こんにちは、PR TIMESの開発部インターンの三宅です。PR TIMESではFAXを用いてプレスリリースの発信を行うことができます。今回、私はこれまで手動で送っていたFAXをWindows環境のC言語のCGIプログラムを作成し自動送信できる仕組みを開発しました。その内容について紹介します。
背景
PR TIMESには、「プレスリリースのFAX配信」というオプションサービスが用意されています。通常はメディアリストとして選定した各メディアにメールでプレスリリースを配信しています。そこにオプションサービスを付加することで、FAXでもリリース配信が行えるようになります。
FAXの送信はカスタマーリレーション部(CR)が手作業で送付しています。PR TIMESでのプレスリリースの配信数の増加に伴いCRの負担が増加していることが課題です。そこで、FAXの送付を自動で行えるようにするプロジェクトが立ち上がりました。

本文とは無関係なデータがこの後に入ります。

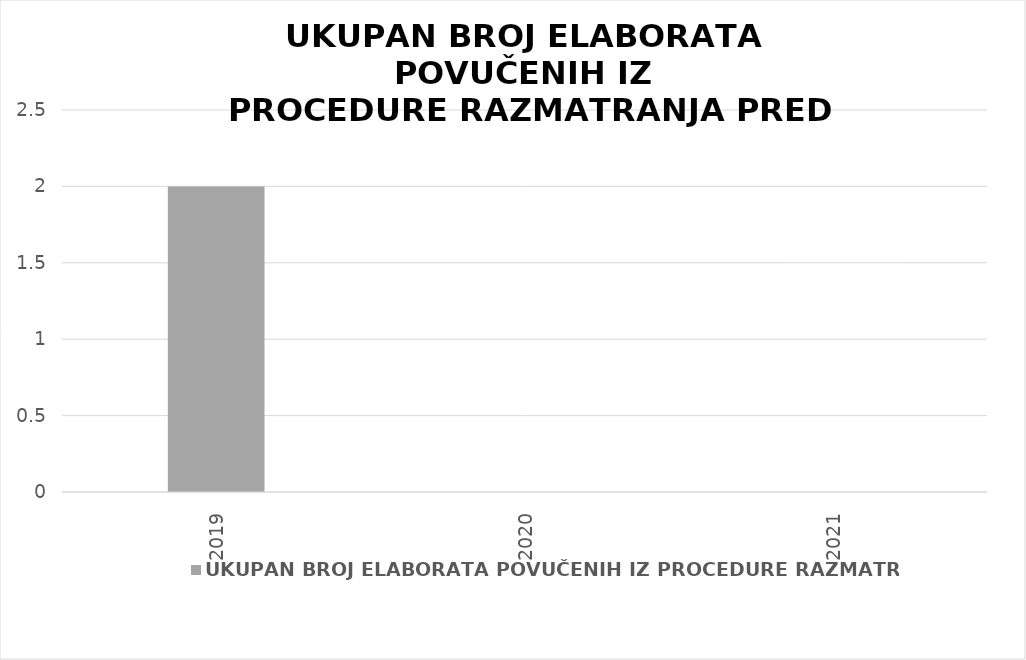
| Category | UKUPAN BROJ ELABORATA POVUČENIH IZ PROCEDURE RAZMATRANJA |
|---|---|
| 2019.0 | 2 |
| 2020.0 | 0 |
| 2021.0 | 0 |
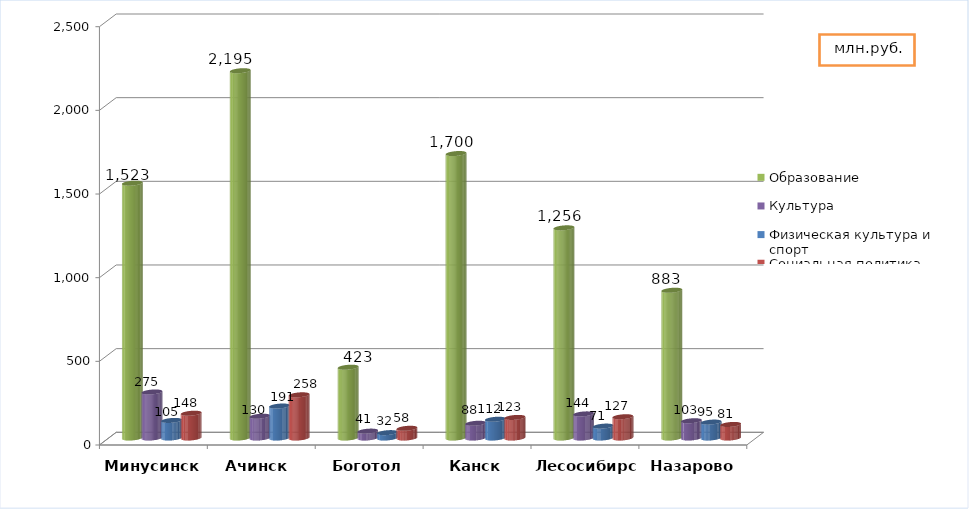
| Category | Образование | Культура | Физическая культура и спорт | Социальная политика |
|---|---|---|---|---|
| Минусинск | 1523 | 275 | 105 | 148 |
| Ачинск  | 2195 | 130 | 191 | 258 |
| Боготол | 423 | 41 | 32 | 58 |
| Канск | 1700 | 88 | 112 | 123 |
| Лесосибирск | 1256 | 144 | 71 | 127 |
| Назарово | 883 | 103 | 95 | 81 |

FAXを自動化することが現在社内管理画面の運用改善において重要になっています。しかし、社外のFAX APIサービスを利用することは金額面で厳しいという課題があります。また、当社は毎日大量のFAXを送信しており手動での対応に限界がありました。
弊社が利用しているFAXは、C言語でコンパイルされたバイナリと、公開されているヘッダーファイルのみを持つライブラリが付属しています。このライブラリを利用してFAXを自動化することができるのでは?と考えました。今回は、このライブラリを用いてFAXの送信を自動化するためのAPIを開発しました。
前提
前述の通り、FAXのベンダーから提供されているものはC言語のライブラリとヘッダーファイルのみです。それ以外は非公開のC言語のプログラムとなっています。そのため、実装が未知でありメモリリークの危険性もあり、そういった問題が起こっても私たちで対処できることはほとんどありません。さらに、このライブラリが使用できる環境がWindowsのみであり文字列や改行コードなどで考慮することがいくつもあります。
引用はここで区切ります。